[Problem] Any image found in the entries is to be skipped; the rest is returned word for word.

Task material START

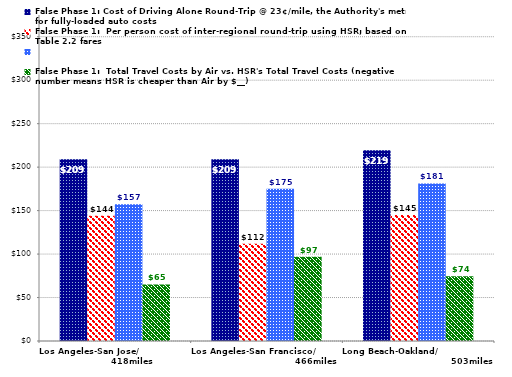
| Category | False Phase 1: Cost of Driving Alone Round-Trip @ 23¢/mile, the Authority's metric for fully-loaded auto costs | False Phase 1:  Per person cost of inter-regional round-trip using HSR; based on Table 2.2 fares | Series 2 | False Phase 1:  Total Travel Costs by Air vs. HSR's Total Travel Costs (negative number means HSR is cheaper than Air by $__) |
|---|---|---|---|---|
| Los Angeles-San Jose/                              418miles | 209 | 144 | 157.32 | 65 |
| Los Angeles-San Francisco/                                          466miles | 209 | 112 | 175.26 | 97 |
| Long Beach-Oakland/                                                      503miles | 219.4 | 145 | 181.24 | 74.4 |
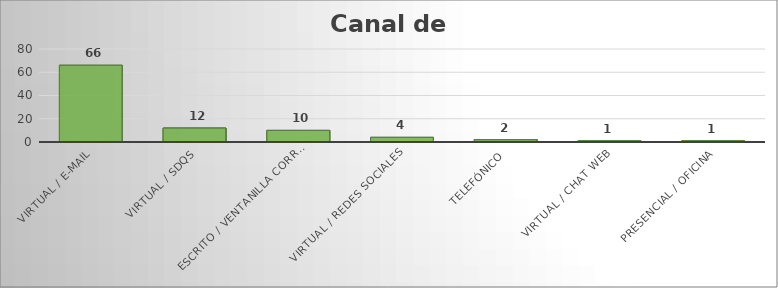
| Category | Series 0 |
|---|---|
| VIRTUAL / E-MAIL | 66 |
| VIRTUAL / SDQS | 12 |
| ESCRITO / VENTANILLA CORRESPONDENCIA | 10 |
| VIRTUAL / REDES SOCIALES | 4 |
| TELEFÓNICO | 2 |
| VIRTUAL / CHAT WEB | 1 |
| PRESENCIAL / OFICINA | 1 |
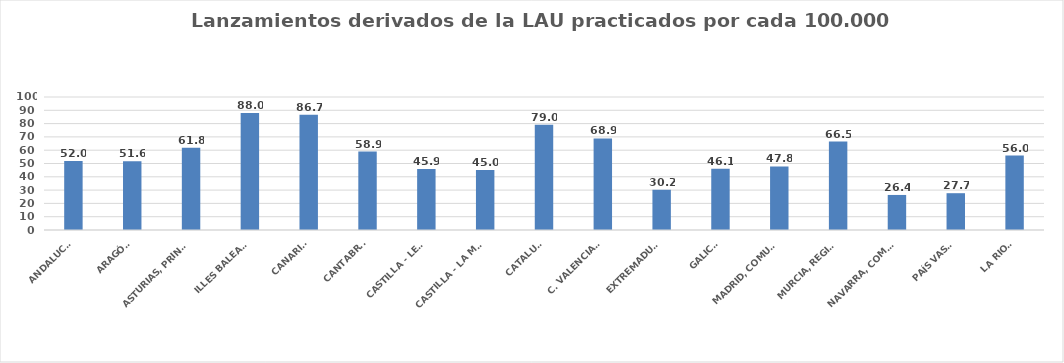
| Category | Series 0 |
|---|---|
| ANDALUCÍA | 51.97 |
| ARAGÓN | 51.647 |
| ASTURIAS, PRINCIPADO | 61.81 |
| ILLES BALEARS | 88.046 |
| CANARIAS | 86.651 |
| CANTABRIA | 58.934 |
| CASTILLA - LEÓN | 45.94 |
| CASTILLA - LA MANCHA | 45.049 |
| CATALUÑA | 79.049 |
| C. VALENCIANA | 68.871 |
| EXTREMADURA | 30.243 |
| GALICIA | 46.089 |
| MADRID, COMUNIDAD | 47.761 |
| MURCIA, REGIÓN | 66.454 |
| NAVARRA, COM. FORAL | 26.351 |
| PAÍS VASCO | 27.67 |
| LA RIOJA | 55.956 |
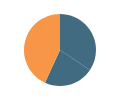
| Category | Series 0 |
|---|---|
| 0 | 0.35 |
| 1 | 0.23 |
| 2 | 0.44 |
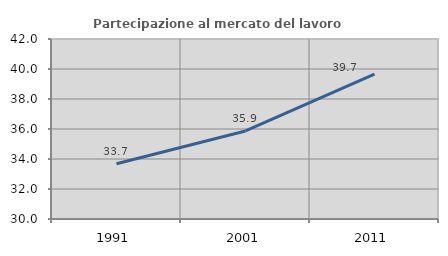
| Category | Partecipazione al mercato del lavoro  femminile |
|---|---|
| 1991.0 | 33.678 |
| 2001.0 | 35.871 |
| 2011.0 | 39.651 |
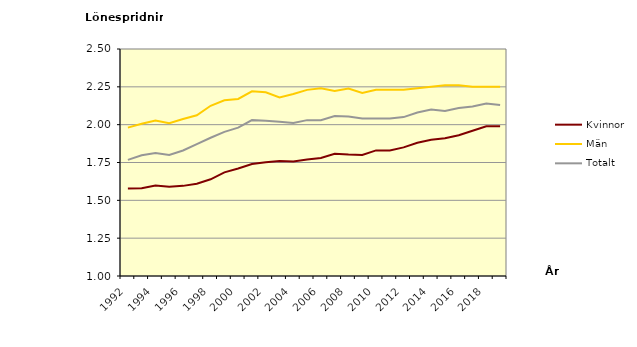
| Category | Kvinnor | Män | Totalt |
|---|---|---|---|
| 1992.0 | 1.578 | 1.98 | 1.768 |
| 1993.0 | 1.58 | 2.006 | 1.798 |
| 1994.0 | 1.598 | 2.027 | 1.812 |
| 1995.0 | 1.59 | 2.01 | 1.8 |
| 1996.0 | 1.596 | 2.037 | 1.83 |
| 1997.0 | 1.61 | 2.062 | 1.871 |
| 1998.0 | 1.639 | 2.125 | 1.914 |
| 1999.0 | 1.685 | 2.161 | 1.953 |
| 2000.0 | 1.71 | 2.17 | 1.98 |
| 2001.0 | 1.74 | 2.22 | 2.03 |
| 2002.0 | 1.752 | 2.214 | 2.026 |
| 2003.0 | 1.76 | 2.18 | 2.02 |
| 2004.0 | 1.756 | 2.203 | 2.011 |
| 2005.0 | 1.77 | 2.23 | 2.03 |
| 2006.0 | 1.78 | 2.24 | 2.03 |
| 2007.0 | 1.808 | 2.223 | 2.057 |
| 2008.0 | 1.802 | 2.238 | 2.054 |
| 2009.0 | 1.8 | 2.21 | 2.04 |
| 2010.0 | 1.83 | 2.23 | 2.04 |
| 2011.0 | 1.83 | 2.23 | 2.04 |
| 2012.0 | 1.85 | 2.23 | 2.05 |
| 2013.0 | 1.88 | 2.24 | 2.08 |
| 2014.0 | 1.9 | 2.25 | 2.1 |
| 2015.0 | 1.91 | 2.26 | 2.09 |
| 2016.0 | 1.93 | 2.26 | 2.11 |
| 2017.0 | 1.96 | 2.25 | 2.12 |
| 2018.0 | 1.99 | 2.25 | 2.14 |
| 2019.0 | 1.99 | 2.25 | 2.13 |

Task material END

[Task solution]
| Category | False Phase 1: Cost of Driving Alone Round-Trip @ 23¢/mile, the Authority's metric for fully-loaded auto costs | False Phase 1:  Per person cost of inter-regional round-trip using HSR; based on Table 2.2 fares | Series 2 | False Phase 1:  Total Travel Costs by Air vs. HSR's Total Travel Costs (negative number means HSR is cheaper than Air by $__) |
|---|---|---|---|---|
| Los Angeles-San Jose/                              418miles | 209 | 144 | 157.32 | 65 |
| Los Angeles-San Francisco/                                          466miles | 209 | 112 | 175.26 | 97 |
| Long Beach-Oakland/                                                      503miles | 219.4 | 145 | 181.24 | 74.4 |
| Category | Series 0 |
|---|---|
| VIRTUAL / E-MAIL | 66 |
| VIRTUAL / SDQS | 12 |
| ESCRITO / VENTANILLA CORRESPONDENCIA | 10 |
| VIRTUAL / REDES SOCIALES | 4 |
| TELEFÓNICO | 2 |
| VIRTUAL / CHAT WEB | 1 |
| PRESENCIAL / OFICINA | 1 |
| Category | Series 0 |
|---|---|
| ANDALUCÍA | 51.97 |
| ARAGÓN | 51.647 |
| ASTURIAS, PRINCIPADO | 61.81 |
| ILLES BALEARS | 88.046 |
| CANARIAS | 86.651 |
| CANTABRIA | 58.934 |
| CASTILLA - LEÓN | 45.94 |
| CASTILLA - LA MANCHA | 45.049 |
| CATALUÑA | 79.049 |
| C. VALENCIANA | 68.871 |
| EXTREMADURA | 30.243 |
| GALICIA | 46.089 |
| MADRID, COMUNIDAD | 47.761 |
| MURCIA, REGIÓN | 66.454 |
| NAVARRA, COM. FORAL | 26.351 |
| PAÍS VASCO | 27.67 |
| LA RIOJA | 55.956 |
| Category | Series 0 |
|---|---|
| 0 | 0.35 |
| 1 | 0.23 |
| 2 | 0.44 |
| Category | Partecipazione al mercato del lavoro  femminile |
|---|---|
| 1991.0 | 33.678 |
| 2001.0 | 35.871 |
| 2011.0 | 39.651 |
| Category | Kvinnor | Män | Totalt |
|---|---|---|---|
| 1992.0 | 1.578 | 1.98 | 1.768 |
| 1993.0 | 1.58 | 2.006 | 1.798 |
| 1994.0 | 1.598 | 2.027 | 1.812 |
| 1995.0 | 1.59 | 2.01 | 1.8 |
| 1996.0 | 1.596 | 2.037 | 1.83 |
| 1997.0 | 1.61 | 2.062 | 1.871 |
| 1998.0 | 1.639 | 2.125 | 1.914 |
| 1999.0 | 1.685 | 2.161 | 1.953 |
| 2000.0 | 1.71 | 2.17 | 1.98 |
| 2001.0 | 1.74 | 2.22 | 2.03 |
| 2002.0 | 1.752 | 2.214 | 2.026 |
| 2003.0 | 1.76 | 2.18 | 2.02 |
| 2004.0 | 1.756 | 2.203 | 2.011 |
| 2005.0 | 1.77 | 2.23 | 2.03 |
| 2006.0 | 1.78 | 2.24 | 2.03 |
| 2007.0 | 1.808 | 2.223 | 2.057 |
| 2008.0 | 1.802 | 2.238 | 2.054 |
| 2009.0 | 1.8 | 2.21 | 2.04 |
| 2010.0 | 1.83 | 2.23 | 2.04 |
| 2011.0 | 1.83 | 2.23 | 2.04 |
| 2012.0 | 1.85 | 2.23 | 2.05 |
| 2013.0 | 1.88 | 2.24 | 2.08 |
| 2014.0 | 1.9 | 2.25 | 2.1 |
| 2015.0 | 1.91 | 2.26 | 2.09 |
| 2016.0 | 1.93 | 2.26 | 2.11 |
| 2017.0 | 1.96 | 2.25 | 2.12 |
| 2018.0 | 1.99 | 2.25 | 2.14 |
| 2019.0 | 1.99 | 2.25 | 2.13 |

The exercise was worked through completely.